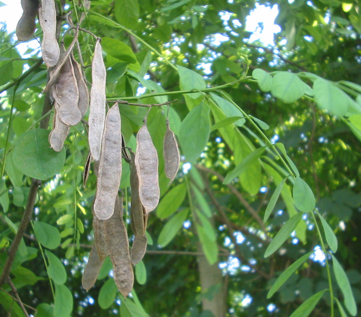 Robinia pseudacacia
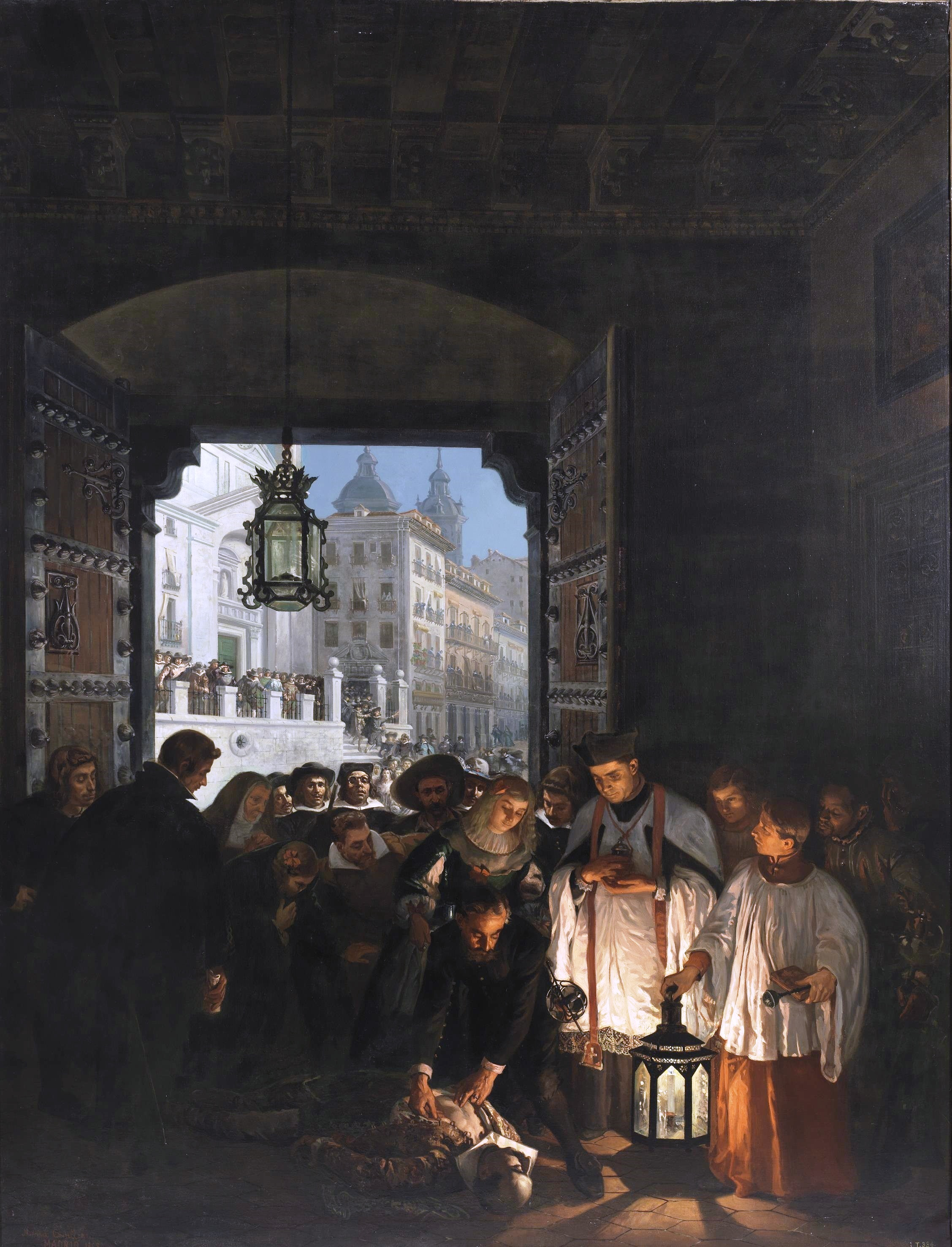 La obra representa el momento en que el pueblo madrileño contempló el cadáver de Juan de Tassis y Peralta (1582-1622), conde de Villamediana, ya que después de su asesinato sus restos fueron llevado al portal del palacio del conde de Oñate, que era la residencia de Juan de Tassis y Acuña, primer conde de Villamediana y padre del difunto. El cadáver de este último aparece en la obra siendo contemplado por su padre y por el público allí congregado, ya que a dicho lugar, según se afirmó en la época, concurrió toda la Corte a ver la herida.
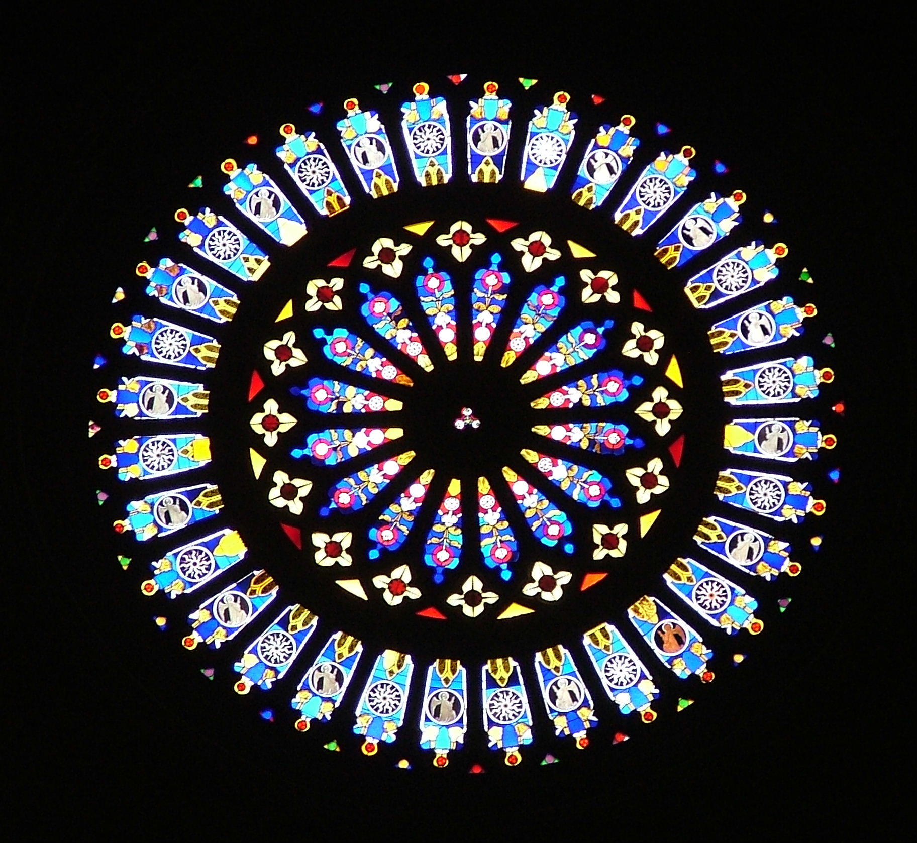 Como Rosette im Dom
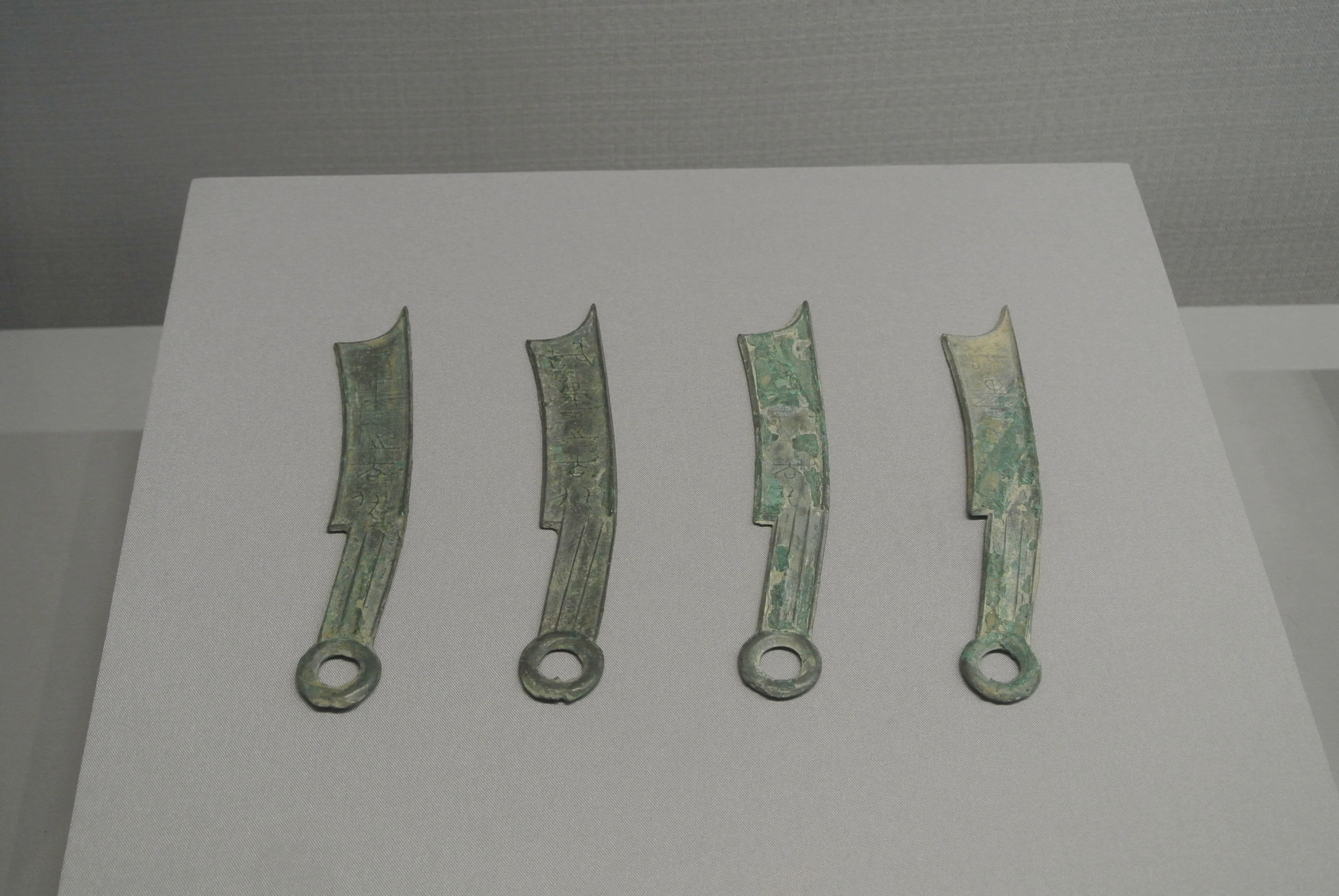 青岛市博物馆所藏即墨之法化刀币
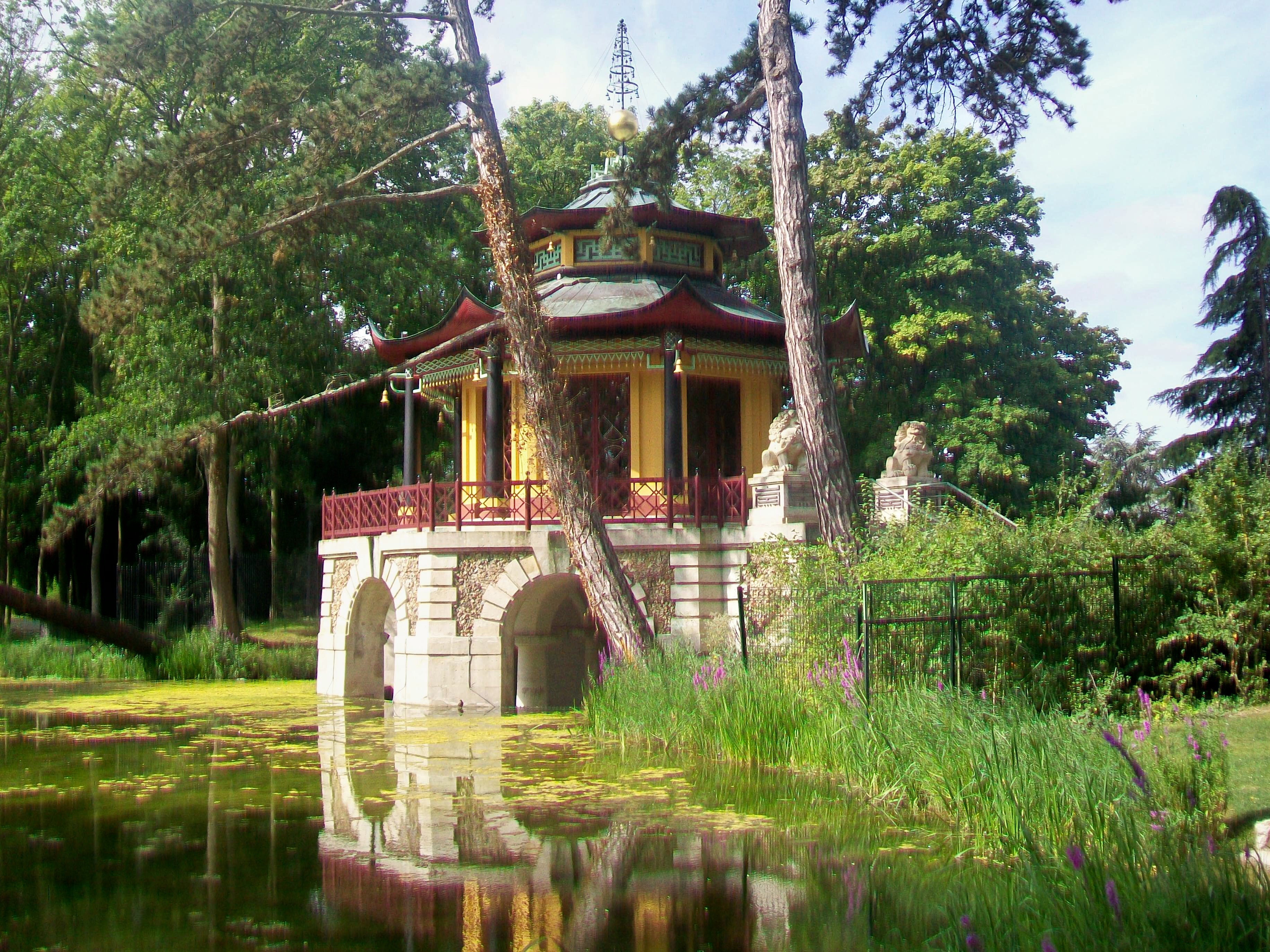 Vue du pavillon depuis le nord-est.

+++++

Omit the pictures. Repeat the rest of the data exactly.

● THE COMPLETED TASK:
 Robinia pseudacacia
 La obra representa el momento en que el pueblo madrileño contempló el cadáver de Juan de Tassis y Peralta (1582-1622), conde de Villamediana, ya que después de su asesinato sus restos fueron llevado al portal del palacio del conde de Oñate, que era la residencia de Juan de Tassis y Acuña, primer conde de Villamediana y padre del difunto. El cadáver de este último aparece en la obra siendo contemplado por su padre y por el público allí congregado, ya que a dicho lugar, según se afirmó en la época, concurrió toda la Corte a ver la herida.
 Como Rosette im Dom
 青岛市博物馆所藏即墨之法化刀币
 Vue du pavillon depuis le nord-est.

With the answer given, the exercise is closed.